Dopo anni di richieste di concessione degli arresti domiciliari, e in seguito a un primo rifiuto da parte della Cassazione di interrompere la sua detenzione prima del 2022, Brusca ha definitivamente saldato il suo debito con la giustizia ed è tornato in libertà circa un mese e mezzo prima della data prevista.

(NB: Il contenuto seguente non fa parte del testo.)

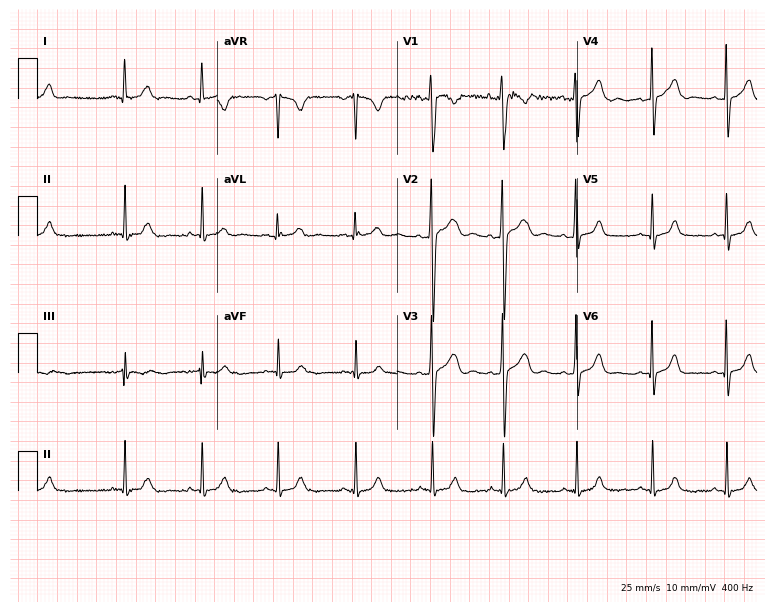
Electrocardiogram, an 18-year-old man. Of the six screened findings (first-degree AV block, right bundle branch block, left bundle branch block, sinus bradycardia, atrial fibrillation, sinus tachycardia), none is recorded.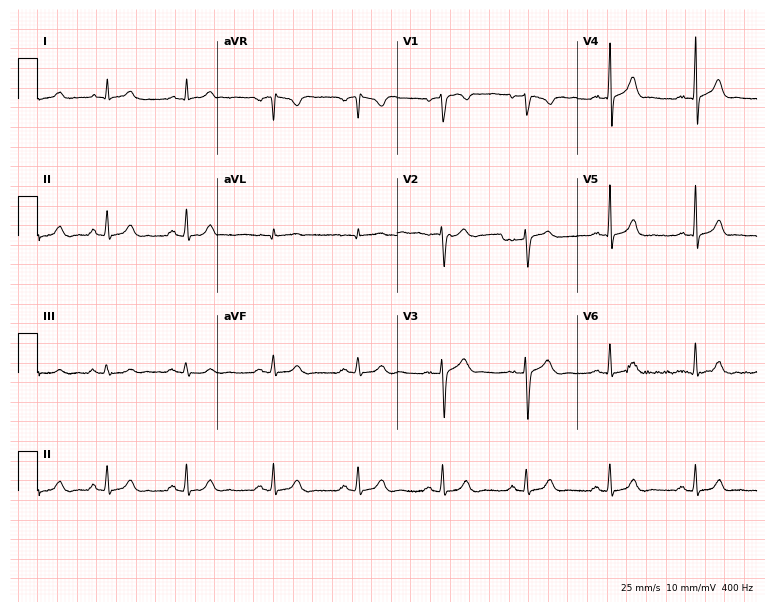
12-lead ECG from a female, 29 years old. Recorded interpretation: within normal limits.

Ma non è la prima volta che i cancelli del carcere di Rebibbia si aprono per lo “scannacristiani”, colui che azionando il telecomando attuò di fatto la strage di Capaci facendo esplodere 500 chili di tritolo: dal 2004, infatti, il collaboratore di giustizia ha avuto periodicamente diritto a dei permessi premio che gli hanno consentito di lasciare la prigione per un numero imprecisato di giorni, ogni mese e mezzo. Arrestato il 20 maggio 1996 all’interno di un’abitazione in contrada Cannatello, ad Agrigento, in un’operazione che coinvolse circa centosessanta uomini, inizia a rendere dichiarazioni sul proprio passato criminale nel giugno dello stesso anno. L’11 gennaio del 1996, dopo due anni, un mese e diciannove giorni dal suo rapimento, il piccolo Giuseppe Di Matteo veniva strangolato e sciolto nell’acido per ordine di Brusca.
“U verru”, altro appellativo con cui è conosciuto nell’ambiente criminale, si dichiara fin da subito colpevole o mandante di circa centocinquanta delitti, “di sicuro molti più di cento e meno di duecento”, un numero di morti ammazzati che risulta difficile da ricordare con esattezza. La strategia del terrore e l’attacco contro lo Stato italiano continuano anche dopo l’arresto di Salvatore Riina, avvenuto il 15 gennaio 1993: insieme a Matteo Messina Denaro, i fratelli Graviano e Leoluca Bagarella, Giovanni Brusca organizza e mette in pratica attentati dinamitardi anche fuori dalla Sicilia. Uno dei tanti è quello di via dei Georgofili, a Firenze, che uccise cinque persone, tra cui una bambina di nove anni e la sorella di appena due mesi, e provocò ingenti danni alla Galleria degli Uffizi.
La legge n.8 del 1991, confluita poi nella 45 del 2001, che garantisce protezione, assistenza e sconti di pena ai componenti delle organizzazioni criminali che decidono di collaborare con la magistratura italiana, è stata voluta proprio da Giovanni Falcone. Furono le dichiarazioni di tantissimi “uomini d’onore” a smantellare dall’interno le dinamiche e le gerarchie di Cosa Nostra, tra le prime quelle di Tommaso Buscetta e Salvatore Contorno, alla cui collaborazione seguirono centinaia di arresti nonché l’istituzione del Maxiprocesso. Per quanto possa suscitare perplessità, sgomento e paura, la scarcerazione di Giovanni Brusca, ufficialmente collaboratore di giustizia dal 2000, rientra nell’ordine delle cose ed era già stata stabilita da tempo.